Task to carry out:
From the records below, please print only the lines from the one containing "Corsa ippica del Palio di Legnano 1979." through the one containing "Terrils nos 74, 74A et 74B respectivement", both included. Skip the pictures.

Data:

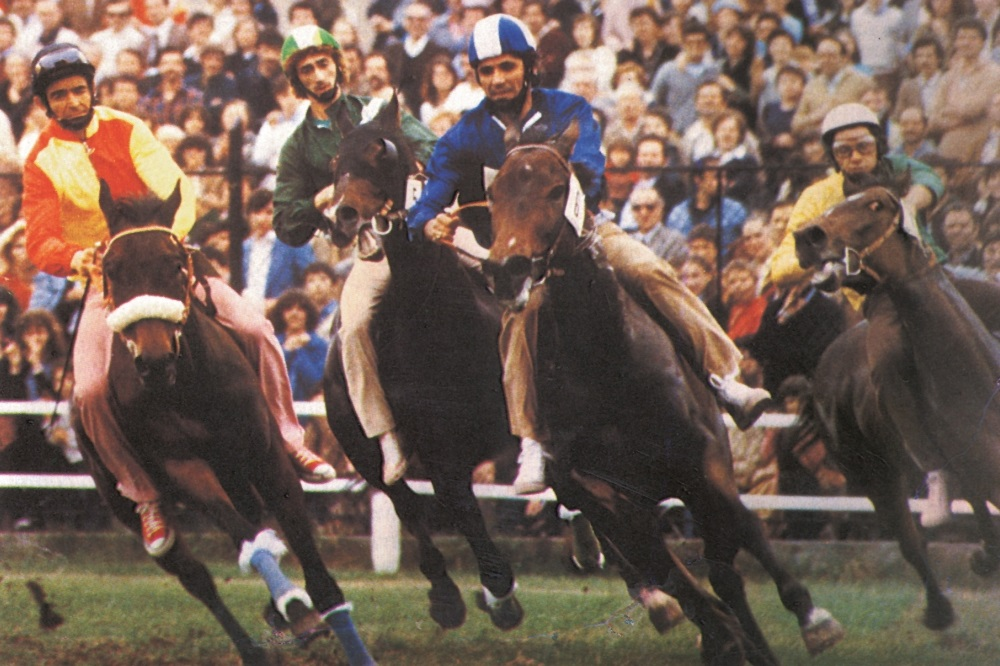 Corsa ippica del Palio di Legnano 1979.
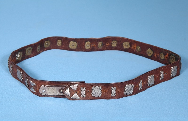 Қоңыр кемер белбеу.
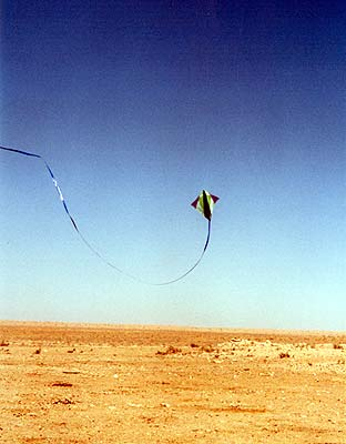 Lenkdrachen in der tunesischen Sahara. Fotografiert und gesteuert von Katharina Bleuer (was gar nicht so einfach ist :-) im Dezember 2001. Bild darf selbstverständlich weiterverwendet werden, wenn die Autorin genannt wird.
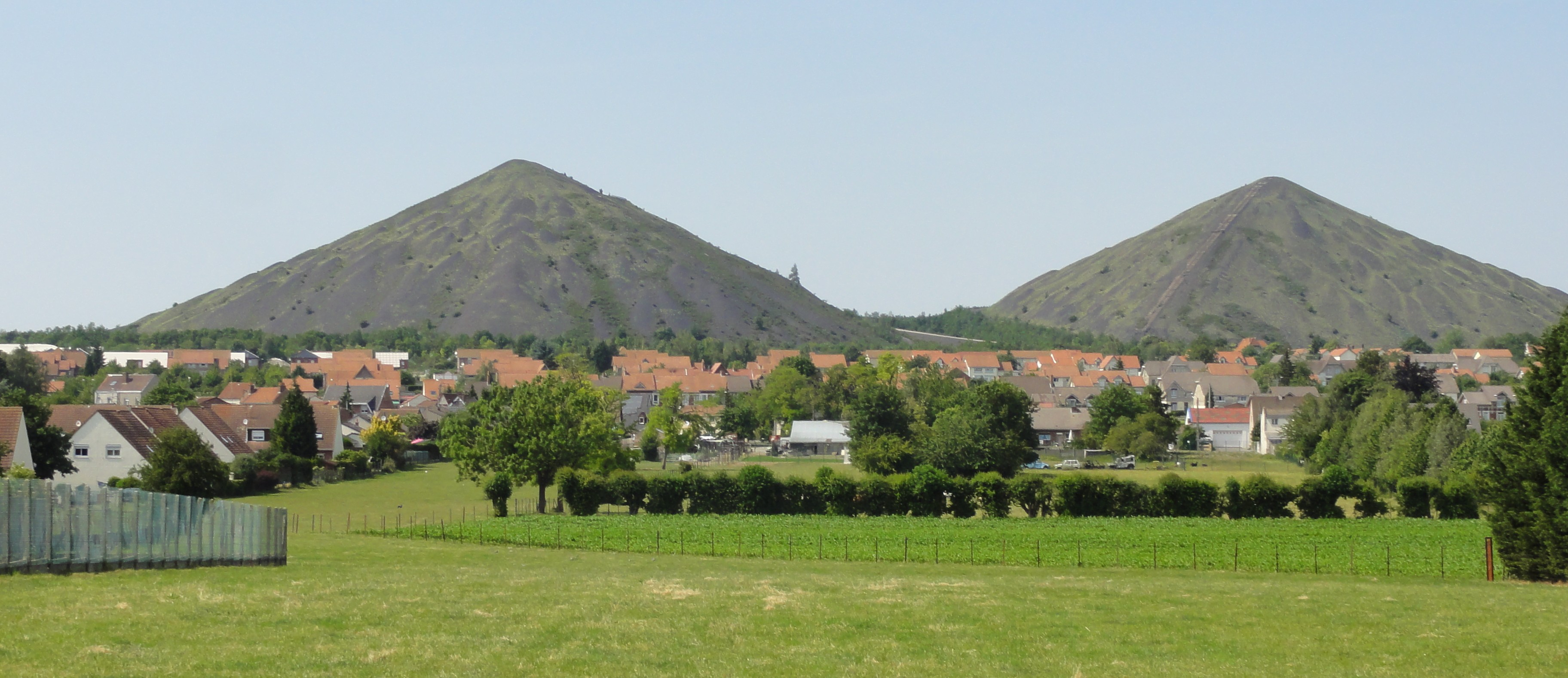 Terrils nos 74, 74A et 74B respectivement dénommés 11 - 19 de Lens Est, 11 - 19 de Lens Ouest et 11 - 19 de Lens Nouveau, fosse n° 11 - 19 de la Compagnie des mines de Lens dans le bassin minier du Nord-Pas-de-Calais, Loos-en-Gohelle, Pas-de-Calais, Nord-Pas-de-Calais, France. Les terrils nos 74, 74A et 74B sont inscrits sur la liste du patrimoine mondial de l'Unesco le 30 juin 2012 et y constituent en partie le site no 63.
* * *
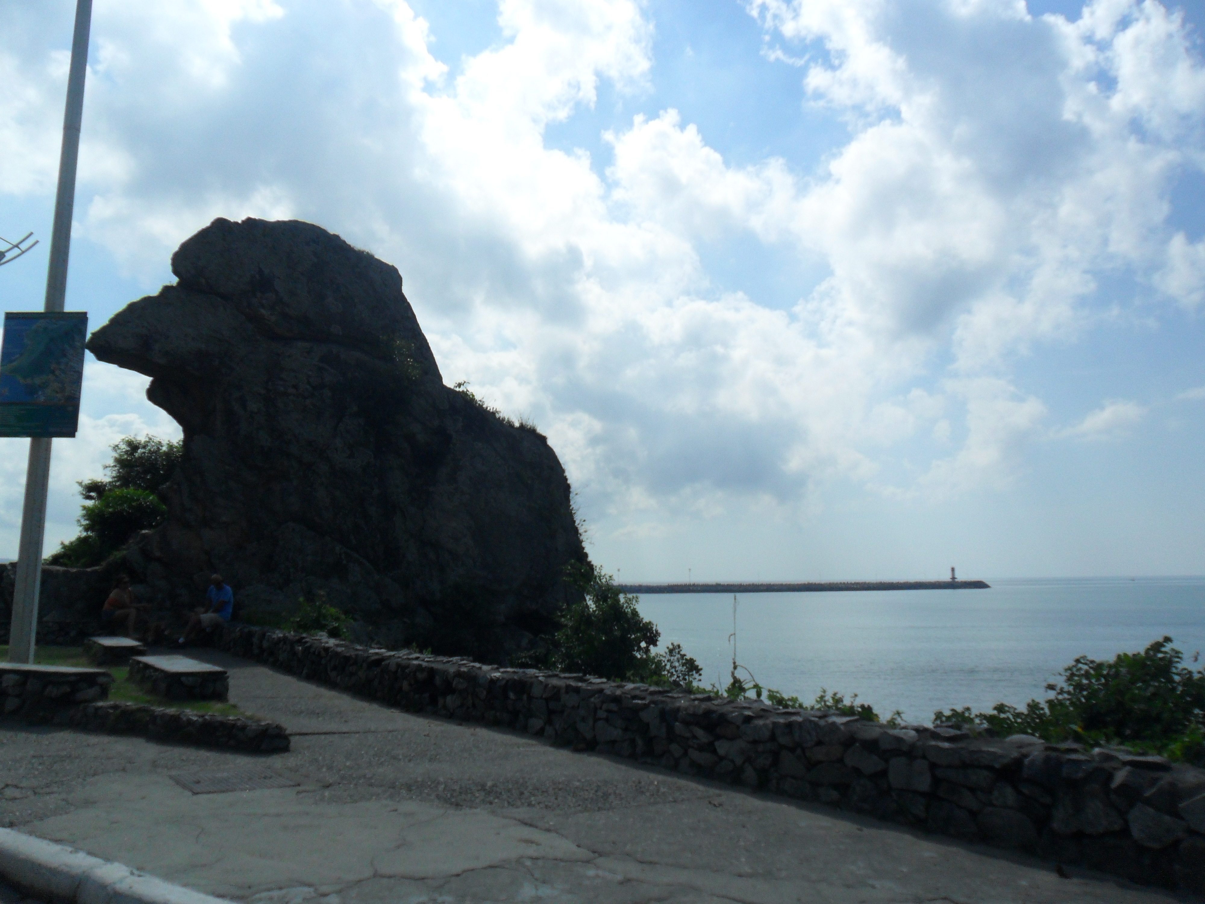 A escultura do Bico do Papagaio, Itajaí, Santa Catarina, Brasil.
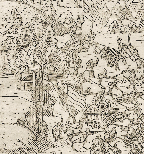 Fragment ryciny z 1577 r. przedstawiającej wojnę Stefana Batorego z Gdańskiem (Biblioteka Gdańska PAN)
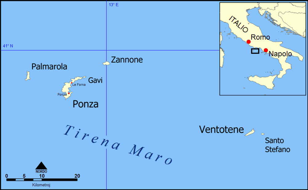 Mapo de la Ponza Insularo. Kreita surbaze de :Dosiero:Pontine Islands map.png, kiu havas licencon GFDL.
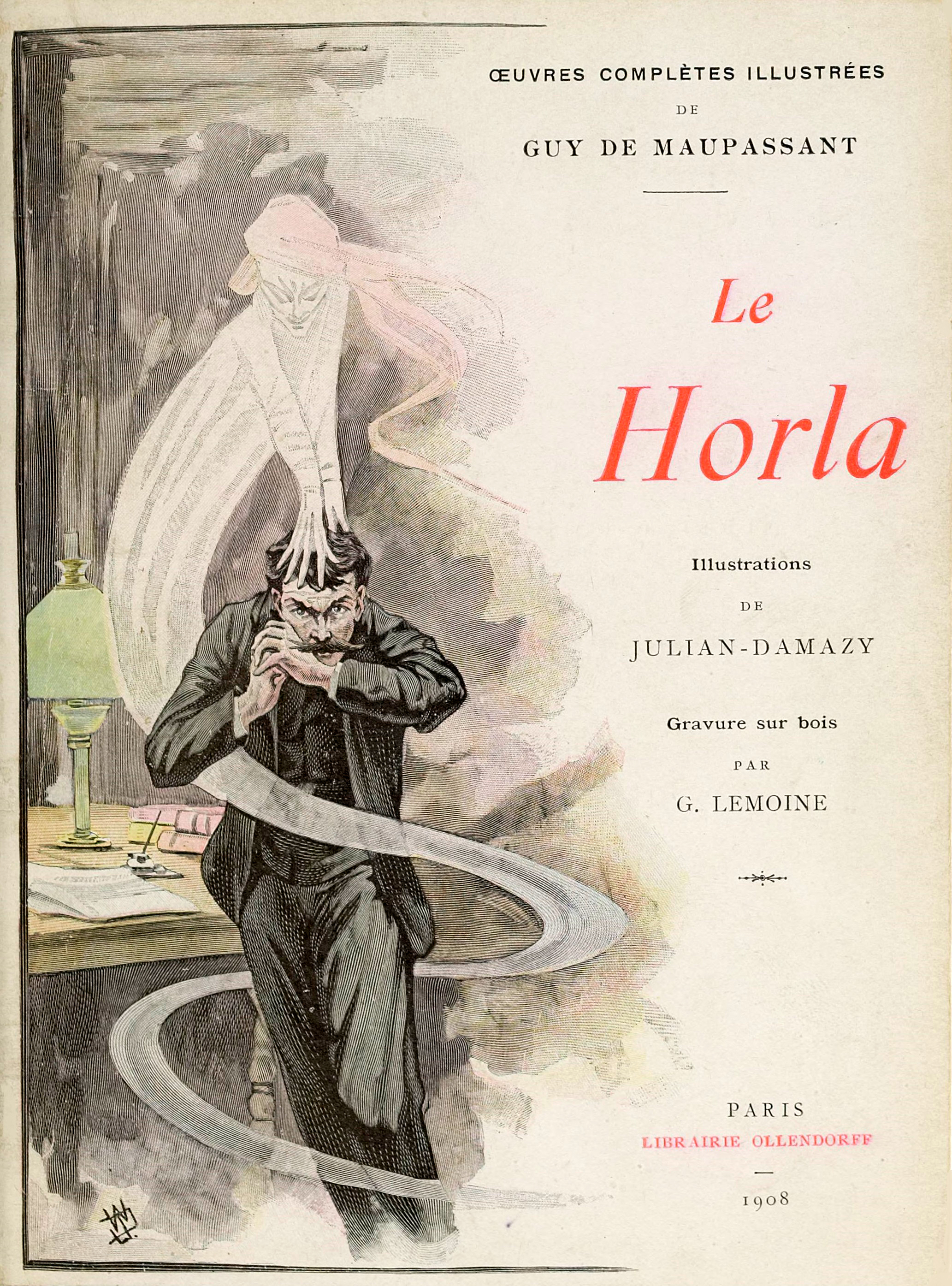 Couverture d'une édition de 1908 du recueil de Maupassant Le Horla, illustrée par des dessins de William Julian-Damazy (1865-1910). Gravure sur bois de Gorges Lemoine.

Response below:
 Corsa ippica del Palio di Legnano 1979.
 Қоңыр кемер белбеу.
 Lenkdrachen in der tunesischen Sahara. Fotografiert und gesteuert von Katharina Bleuer (was gar nicht so einfach ist :-) im Dezember 2001. Bild darf selbstverständlich weiterverwendet werden, wenn die Autorin genannt wird.
 Terrils nos 74, 74A et 74B respectivement dénommés 11 - 19 de Lens Est, 11 - 19 de Lens Ouest et 11 - 19 de Lens Nouveau, fosse n° 11 - 19 de la Compagnie des mines de Lens dans le bassin minier du Nord-Pas-de-Calais, Loos-en-Gohelle, Pas-de-Calais, Nord-Pas-de-Calais, France. Les terrils nos 74, 74A et 74B sont inscrits sur la liste du patrimoine mondial de l'Unesco le 30 juin 2012 et y constituent en partie le site no 63.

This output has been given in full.